# Old Rusty Thing



## Bottles r LEET (Jun 26, 2013)

Found this in a 40s dump today. Looked cool, so I brought it back. Anyone know what it is?


----------



## Bottles r LEET (Jun 26, 2013)

Side.


----------



## Bottles r LEET (Jun 26, 2013)

Top.


----------



## Bottles r LEET (Jun 26, 2013)

Bottom. Last one, thanks for any help.


----------



## tftfan (Jun 26, 2013)

TOASTar....[]


----------



## LC (Jun 26, 2013)

Yep , old double side toaster .


----------



## epackage (Jun 26, 2013)

What they said^^^^^


----------



## epackage (Jun 26, 2013)

What they said^^^^^

 http://www.ebay.com/sch/i.html?_trksid=p3692.m570.l1313.TR12.TRC2.A0.Xuniversal+toaster&_nkw=universal+toaster&_sacat=0&_from=R40


----------



## botlguy (Jun 26, 2013)

I got it ! I know ! I know !   It's an ELECTRIC toaster circa 1930s.


----------



## RICKJJ59W (Jun 26, 2013)

Everybody beat E  hahahah!!  your gettin slow E []


----------



## botlguy (Jun 26, 2013)

> ORIGINAL:  RICKJJ59W
> Everybody beat E  hahahah!!  your gettin slow E []


 Well,,,,,,, not everybody. []


----------



## UncleBruce (Jun 26, 2013)

Alien technology.  Highly radioactive.  A probe-you-later I believe.


----------



## Bottles r LEET (Jun 26, 2013)

Thanks for the help guys.

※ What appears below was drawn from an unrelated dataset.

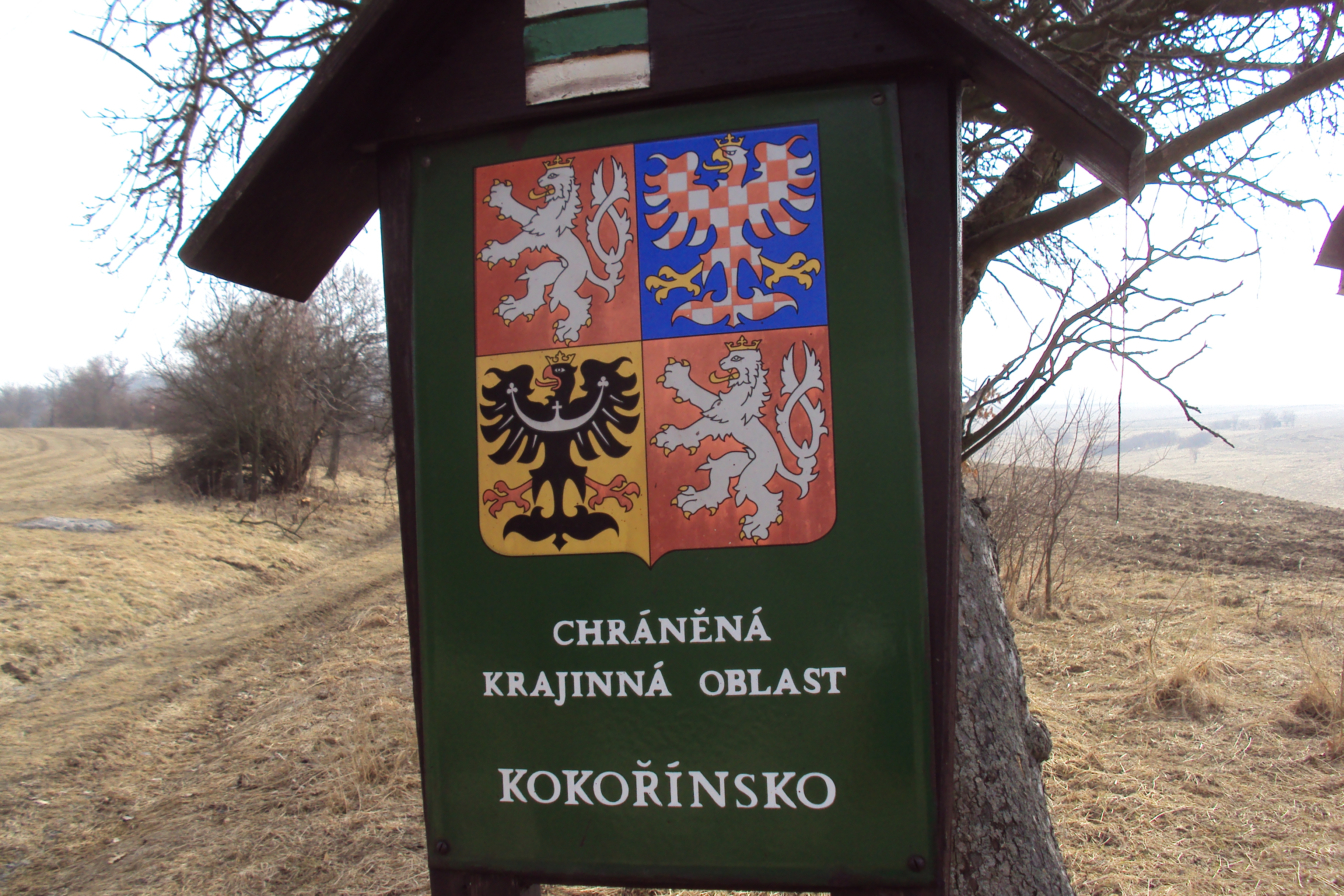 Univerzální označení hranice CHKO Kokořínsko

Unfortunately, mine is all rusted out.[]


----------



## epackage (Jun 27, 2013)

> ORIGINAL:  RICKJJ59W
> 
> Everybody beat E  hahahah!!  your gettin slow E []


 I was out to dinner with my nieces at Applebees...[]


----------



## bne74honda (Jun 30, 2013)

We used that same type of toaster when I was a kid and I still believe these make the best toast! Cool find!

 Brian


----------



## botlguy (Jun 30, 2013)

We found and bought one of those, at least somewhat similar, on our road trip. I guess I'll have to share ours later, a before and after restoration story.


----------



## thebottleguy (Jul 12, 2013)

30s toaster cool find


----------